Accounting systems have been used for thousands of years. As businesses grew, people to keep track of costs, profits, and losses invented accounting systems. Modern accounting measures and communicates financial information about an economic entity. This information is used to plan, control, evaluate, and make decisions about a business. The process begins with bookkeeping, which records transactions, such as checks and invoices, and summarizes these transactions in financial statements. Financial managers use the financial statements to raise and spend cash and make intelligent financial decisions. This section defines accounting and contrasts it with bookkeeping and finance functions.
* Accounting is an information system that measures, processes, and communicates financial information about an identifiable economic entity.
* Bookkeeping, primarily a mechanical and repetitive record keeping function, is a subset of accounting.
* Finance is concerned with raising and using cash.
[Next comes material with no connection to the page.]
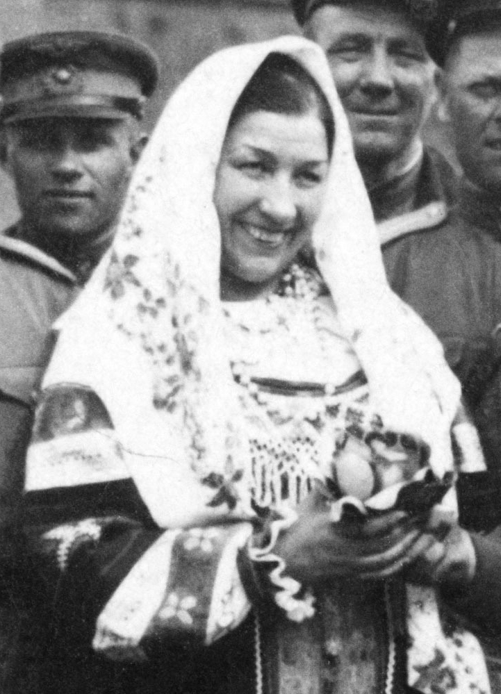 Лидия Русланова в Берлине в 1945 году

* Accounting supplies information about the company to financial managers so they can make intelligent financial decisions.
* Accounting enables managers to intelligently plan and control the business and make decisions based on objective information.
There are two basic accounting methods available to most small businesses: cash or accrual.
Cash method. If you use the cash method of accounting, you record income only when you receive cash from your customers. You record an expense only when you write the check to the vendor. Most individuals use the cash method for their personal finances because it's simpler and less time-consuming. However, this method can distort your income and expenses, especially if you extend credit to your customers, if you buy on credit from your suppliers, or you keep an inventory of the products you sell.
Accrual method. With the accrual method, you record income when the sale occurs, whether it is the delivery of a product or the rendering of a service on your part, regardless of when you get paid. You record an expense when you receive goods or services, even though you may not pay for them until later. The accrual method gives you a more accurate picture of your financial situation than the cash method. This is because you record income on the books when it is truly earned, and you record expenses when they are incurred. Income earned in one period is accurately matched against the expenses that correspond to that period, so you get a better picture of your net profits for each period.
All businesses need to choose one of these methods of accounting: cash or accrual.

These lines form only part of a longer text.